• [Requirement]:
The records that follow are to be repeated without alteration.

** Data follows **

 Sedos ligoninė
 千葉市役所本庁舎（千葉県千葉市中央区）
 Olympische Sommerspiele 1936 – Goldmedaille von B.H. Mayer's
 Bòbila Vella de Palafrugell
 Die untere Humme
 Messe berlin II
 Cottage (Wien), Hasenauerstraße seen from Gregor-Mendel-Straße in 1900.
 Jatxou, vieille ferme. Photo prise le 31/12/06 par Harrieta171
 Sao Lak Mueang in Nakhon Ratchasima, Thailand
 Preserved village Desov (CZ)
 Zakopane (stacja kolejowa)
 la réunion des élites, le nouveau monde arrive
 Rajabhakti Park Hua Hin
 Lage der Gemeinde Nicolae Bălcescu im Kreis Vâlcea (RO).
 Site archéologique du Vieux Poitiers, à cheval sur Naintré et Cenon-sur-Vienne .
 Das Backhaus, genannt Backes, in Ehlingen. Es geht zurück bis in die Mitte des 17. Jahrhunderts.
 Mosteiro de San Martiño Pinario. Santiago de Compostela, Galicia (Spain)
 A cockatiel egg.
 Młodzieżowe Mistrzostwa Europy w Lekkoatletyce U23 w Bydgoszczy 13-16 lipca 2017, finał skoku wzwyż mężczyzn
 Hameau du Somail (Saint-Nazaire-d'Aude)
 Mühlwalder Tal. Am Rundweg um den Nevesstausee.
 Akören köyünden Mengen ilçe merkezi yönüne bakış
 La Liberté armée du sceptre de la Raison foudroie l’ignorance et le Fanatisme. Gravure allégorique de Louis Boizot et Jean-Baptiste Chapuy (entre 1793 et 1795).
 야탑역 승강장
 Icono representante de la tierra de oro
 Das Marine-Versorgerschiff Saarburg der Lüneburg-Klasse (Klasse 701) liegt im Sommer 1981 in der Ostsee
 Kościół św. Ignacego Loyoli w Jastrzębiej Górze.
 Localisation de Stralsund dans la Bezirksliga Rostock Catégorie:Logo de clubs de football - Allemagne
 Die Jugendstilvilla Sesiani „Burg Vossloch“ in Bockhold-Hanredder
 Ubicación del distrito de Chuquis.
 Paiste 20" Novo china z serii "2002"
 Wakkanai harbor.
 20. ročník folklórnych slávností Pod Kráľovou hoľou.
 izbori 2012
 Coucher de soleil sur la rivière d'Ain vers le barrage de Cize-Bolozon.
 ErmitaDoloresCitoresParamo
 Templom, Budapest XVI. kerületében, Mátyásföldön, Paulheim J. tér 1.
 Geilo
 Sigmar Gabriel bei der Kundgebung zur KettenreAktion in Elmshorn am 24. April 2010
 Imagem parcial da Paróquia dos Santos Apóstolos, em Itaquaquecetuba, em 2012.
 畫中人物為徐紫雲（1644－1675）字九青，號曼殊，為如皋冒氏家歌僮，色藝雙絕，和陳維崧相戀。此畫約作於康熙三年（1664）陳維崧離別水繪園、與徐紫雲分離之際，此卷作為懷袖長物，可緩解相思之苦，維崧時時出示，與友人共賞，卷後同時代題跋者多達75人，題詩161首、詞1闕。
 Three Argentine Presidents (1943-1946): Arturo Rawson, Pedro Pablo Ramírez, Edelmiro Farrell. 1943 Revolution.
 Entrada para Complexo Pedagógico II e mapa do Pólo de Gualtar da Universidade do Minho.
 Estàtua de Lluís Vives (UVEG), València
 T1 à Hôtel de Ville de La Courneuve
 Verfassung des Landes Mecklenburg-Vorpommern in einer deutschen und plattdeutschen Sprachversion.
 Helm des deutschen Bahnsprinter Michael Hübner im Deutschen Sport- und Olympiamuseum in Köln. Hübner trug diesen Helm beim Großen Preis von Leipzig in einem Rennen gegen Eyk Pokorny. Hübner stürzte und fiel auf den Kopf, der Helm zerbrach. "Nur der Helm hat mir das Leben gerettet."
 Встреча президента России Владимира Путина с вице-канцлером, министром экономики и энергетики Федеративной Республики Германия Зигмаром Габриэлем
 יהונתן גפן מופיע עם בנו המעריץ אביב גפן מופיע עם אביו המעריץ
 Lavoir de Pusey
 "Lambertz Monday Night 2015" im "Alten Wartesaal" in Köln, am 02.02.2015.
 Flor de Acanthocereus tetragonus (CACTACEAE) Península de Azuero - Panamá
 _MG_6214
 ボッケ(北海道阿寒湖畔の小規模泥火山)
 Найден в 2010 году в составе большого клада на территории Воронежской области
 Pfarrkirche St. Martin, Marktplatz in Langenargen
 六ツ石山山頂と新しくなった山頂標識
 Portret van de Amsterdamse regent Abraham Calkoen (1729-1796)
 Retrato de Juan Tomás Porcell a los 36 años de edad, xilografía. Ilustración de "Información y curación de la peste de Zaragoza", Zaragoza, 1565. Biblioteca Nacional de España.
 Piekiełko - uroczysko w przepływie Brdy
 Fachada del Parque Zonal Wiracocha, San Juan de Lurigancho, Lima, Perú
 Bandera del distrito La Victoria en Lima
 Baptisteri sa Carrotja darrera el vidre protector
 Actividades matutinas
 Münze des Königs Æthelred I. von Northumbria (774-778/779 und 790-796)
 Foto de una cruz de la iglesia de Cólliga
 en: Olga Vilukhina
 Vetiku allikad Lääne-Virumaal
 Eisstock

** End of Data **

• [Final answer]:
 Sedos ligoninė
 千葉市役所本庁舎（千葉県千葉市中央区）
 Olympische Sommerspiele 1936 – Goldmedaille von B.H. Mayer's
 Bòbila Vella de Palafrugell
 Die untere Humme
 Messe berlin II
 Cottage (Wien), Hasenauerstraße seen from Gregor-Mendel-Straße in 1900.
 Jatxou, vieille ferme. Photo prise le 31/12/06 par Harrieta171
 Sao Lak Mueang in Nakhon Ratchasima, Thailand
 Preserved village Desov (CZ)
 Zakopane (stacja kolejowa)
 la réunion des élites, le nouveau monde arrive
 Rajabhakti Park Hua Hin
 Lage der Gemeinde Nicolae Bălcescu im Kreis Vâlcea (RO).
 Site archéologique du Vieux Poitiers, à cheval sur Naintré et Cenon-sur-Vienne .
 Das Backhaus, genannt Backes, in Ehlingen. Es geht zurück bis in die Mitte des 17. Jahrhunderts.
 Mosteiro de San Martiño Pinario. Santiago de Compostela, Galicia (Spain)
 A cockatiel egg.
 Młodzieżowe Mistrzostwa Europy w Lekkoatletyce U23 w Bydgoszczy 13-16 lipca 2017, finał skoku wzwyż mężczyzn
 Hameau du Somail (Saint-Nazaire-d'Aude)
 Mühlwalder Tal. Am Rundweg um den Nevesstausee.
 Akören köyünden Mengen ilçe merkezi yönüne bakış
 La Liberté armée du sceptre de la Raison foudroie l’ignorance et le Fanatisme. Gravure allégorique de Louis Boizot et Jean-Baptiste Chapuy (entre 1793 et 1795).
 야탑역 승강장
 Icono representante de la tierra de oro
 Das Marine-Versorgerschiff Saarburg der Lüneburg-Klasse (Klasse 701) liegt im Sommer 1981 in der Ostsee
 Kościół św. Ignacego Loyoli w Jastrzębiej Górze.
 Localisation de Stralsund dans la Bezirksliga Rostock Catégorie:Logo de clubs de football - Allemagne
 Die Jugendstilvilla Sesiani „Burg Vossloch“ in Bockhold-Hanredder
 Ubicación del distrito de Chuquis.
 Paiste 20" Novo china z serii "2002"
 Wakkanai harbor.
 20. ročník folklórnych slávností Pod Kráľovou hoľou.
 izbori 2012
 Coucher de soleil sur la rivière d'Ain vers le barrage de Cize-Bolozon.
 ErmitaDoloresCitoresParamo
 Templom, Budapest XVI. kerületében, Mátyásföldön, Paulheim J. tér 1.
 Geilo
 Sigmar Gabriel bei der Kundgebung zur KettenreAktion in Elmshorn am 24. April 2010
 Imagem parcial da Paróquia dos Santos Apóstolos, em Itaquaquecetuba, em 2012.
 畫中人物為徐紫雲（1644－1675）字九青，號曼殊，為如皋冒氏家歌僮，色藝雙絕，和陳維崧相戀。此畫約作於康熙三年（1664）陳維崧離別水繪園、與徐紫雲分離之際，此卷作為懷袖長物，可緩解相思之苦，維崧時時出示，與友人共賞，卷後同時代題跋者多達75人，題詩161首、詞1闕。
 Three Argentine Presidents (1943-1946): Arturo Rawson, Pedro Pablo Ramírez, Edelmiro Farrell. 1943 Revolution.
 Entrada para Complexo Pedagógico II e mapa do Pólo de Gualtar da Universidade do Minho.
 Estàtua de Lluís Vives (UVEG), València
 T1 à Hôtel de Ville de La Courneuve
 Verfassung des Landes Mecklenburg-Vorpommern in einer deutschen und plattdeutschen Sprachversion.
 Helm des deutschen Bahnsprinter Michael Hübner im Deutschen Sport- und Olympiamuseum in Köln. Hübner trug diesen Helm beim Großen Preis von Leipzig in einem Rennen gegen Eyk Pokorny. Hübner stürzte und fiel auf den Kopf, der Helm zerbrach. "Nur der Helm hat mir das Leben gerettet."
 Встреча президента России Владимира Путина с вице-канцлером, министром экономики и энергетики Федеративной Республики Германия Зигмаром Габриэлем
 יהונתן גפן מופיע עם בנו המעריץ אביב גפן מופיע עם אביו המעריץ
 Lavoir de Pusey
 "Lambertz Monday Night 2015" im "Alten Wartesaal" in Köln, am 02.02.2015.
 Flor de Acanthocereus tetragonus (CACTACEAE) Península de Azuero - Panamá
 _MG_6214
 ボッケ(北海道阿寒湖畔の小規模泥火山)
 Найден в 2010 году в составе большого клада на территории Воронежской области
 Pfarrkirche St. Martin, Marktplatz in Langenargen
 六ツ石山山頂と新しくなった山頂標識
 Portret van de Amsterdamse regent Abraham Calkoen (1729-1796)
 Retrato de Juan Tomás Porcell a los 36 años de edad, xilografía. Ilustración de "Información y curación de la peste de Zaragoza", Zaragoza, 1565. Biblioteca Nacional de España.
 Piekiełko - uroczysko w przepływie Brdy
 Fachada del Parque Zonal Wiracocha, San Juan de Lurigancho, Lima, Perú
 Bandera del distrito La Victoria en Lima
 Baptisteri sa Carrotja darrera el vidre protector
 Actividades matutinas
 Münze des Königs Æthelred I. von Northumbria (774-778/779 und 790-796)
 Foto de una cruz de la iglesia de Cólliga
 en: Olga Vilukhina
 Vetiku allikad Lääne-Virumaal
 Eisstock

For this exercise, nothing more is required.